People have generally found, that it’s better to have a larger data set model, with a lower quantization, than lower data set and the full 8bits
E.g 13b Q4 > 7b Q8
Going below Q4 is generally found to degrade the quality too much. So its’ better to run a 7b Q4 then a 13b Q3, but you can play with that yourself to find what you prefer.

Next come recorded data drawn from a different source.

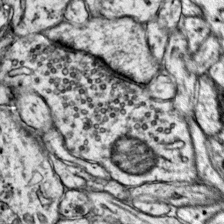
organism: Mouse
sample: Primary visual cortex
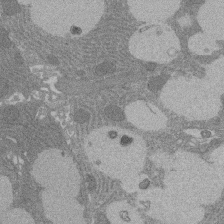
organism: Rat
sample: Salivary granule
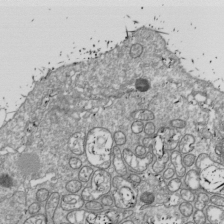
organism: Drosophila
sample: Cell division; meiosis; drosophila spermatocytes
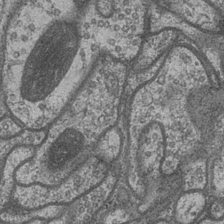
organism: Drosophila
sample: Optic medulla
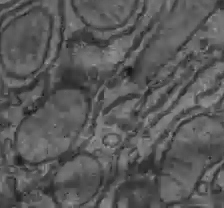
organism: C57BL Mouse
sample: Liver
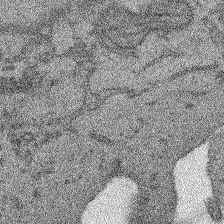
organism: Human
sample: HeLa cells
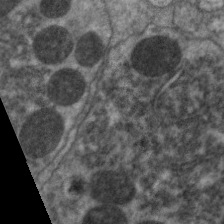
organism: C. elegans
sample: Pharynx
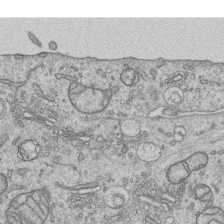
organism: Human
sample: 1205lu cells
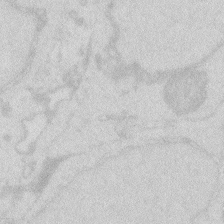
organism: Zebrafish
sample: Macrophage
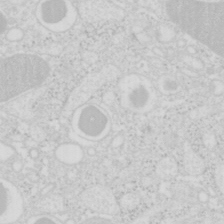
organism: Mouse
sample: Pancreas
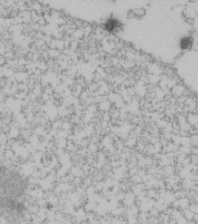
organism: Human
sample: U2-OS cells
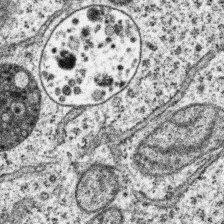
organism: Human
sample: HeLa cells
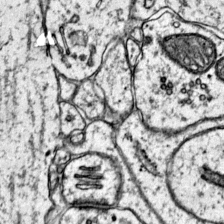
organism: Mouse
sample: Primary visual cortex
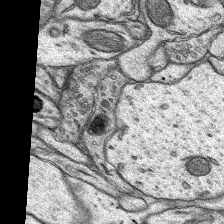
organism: Rat
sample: Hippocampus
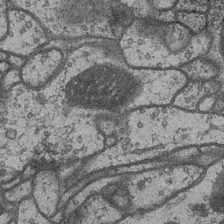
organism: Drosophila
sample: Optic medulla
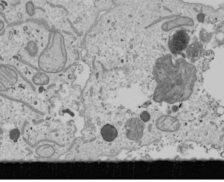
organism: Human
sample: Mitochondria in U2OS cells
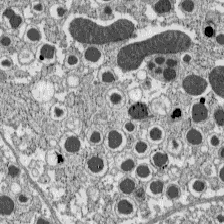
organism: C57BL Mouse
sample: Pancreatic islet
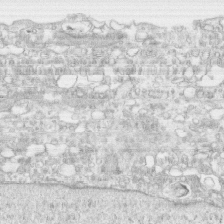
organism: Human
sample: CRL-1474
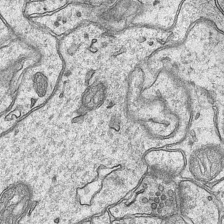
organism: Mouse
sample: CA1 Hippocampus
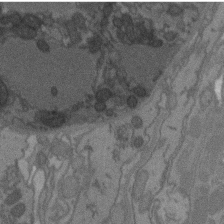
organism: C. elegans
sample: AFD neurons C. elegans
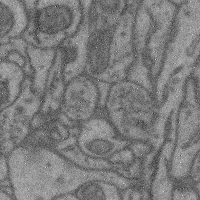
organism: Mouse
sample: Cerebral cortex
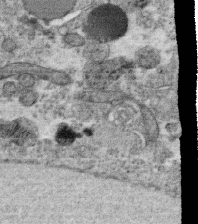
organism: C. elegans
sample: C. elegans oocyte; sperm cells
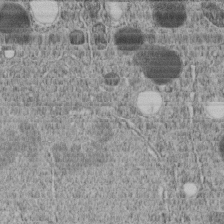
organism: C. elegans
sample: C. elegans embryo early stage
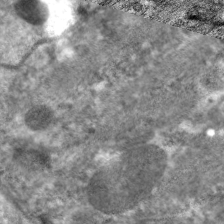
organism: C. elegans
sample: Pharynx
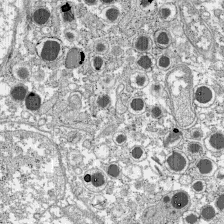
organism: C57BL Mouse
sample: Pancreatic islet
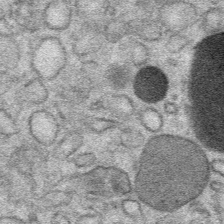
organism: Mouse
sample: Mouse Salivary gland
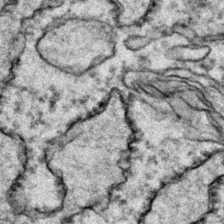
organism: Zebrafish
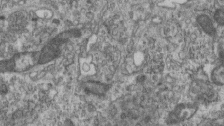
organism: Mouse
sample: Centriole in ependymal cells
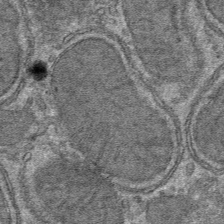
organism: Mouse
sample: Mouse hepatocytes
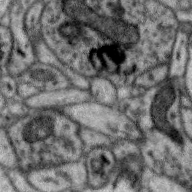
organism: Zebra finch
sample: Brain
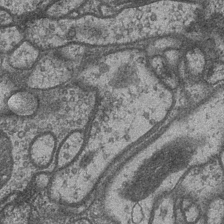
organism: Drosophila
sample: Optic medulla
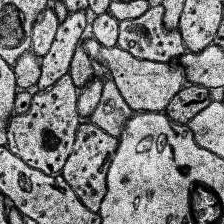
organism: Human
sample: Temporal Lobe
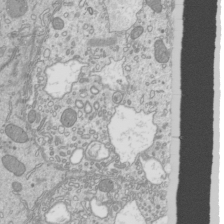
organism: Mouse
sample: Cilia; mouse epididymis
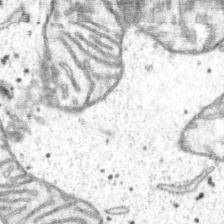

So you can just look at those file sizes to get a sense of which one has the most data in it. The M (medium) and S (small) are some sort of variation on the same quantization, but I don’t know what they’re doing there, other than bigger is better.
dep@lemmy.world 1 year ago
Wow I didn’t expect such a helpful and thorough response! Thank you kind stranger!
NotMyOldRedditName@lemmy.world 1 year ago
You’re welcome! Hope you make it through error free!
MickeySwitcherooney@lemmy.dbzer0.com 1 year ago
Never heard of it. Have you compared to Mythalion?
NotMyOldRedditName@lemmy.world 1 year ago
Haven’t compared it to much yet, I stopped toying with LLMs for a few months and a lot chanfed. The new 4k contexts are a nice change though.
kamenlady@lemmy.world 1 year ago
i see… I’ll have to ramp up my hardware exponentially …
PeterPoopshit@lemmy.world 1 year ago
Use llama cpp. It uses cpu so you don’t have to spend $10k on a graphics card that meets the minimum requirements.
kamenlady@lemmy.world 1 year ago
Gonna look into that - thanks
NotMyOldRedditName@lemmy.world 1 year ago
Check this out
github.com/oobabooga/text-generation-webui
It has a one click installer and can use llama.cpp
From there you can download models and try things out.
If you don’t have a really good graphics card, maybe start with 7b models. Then you can try 13b and compare performance and results.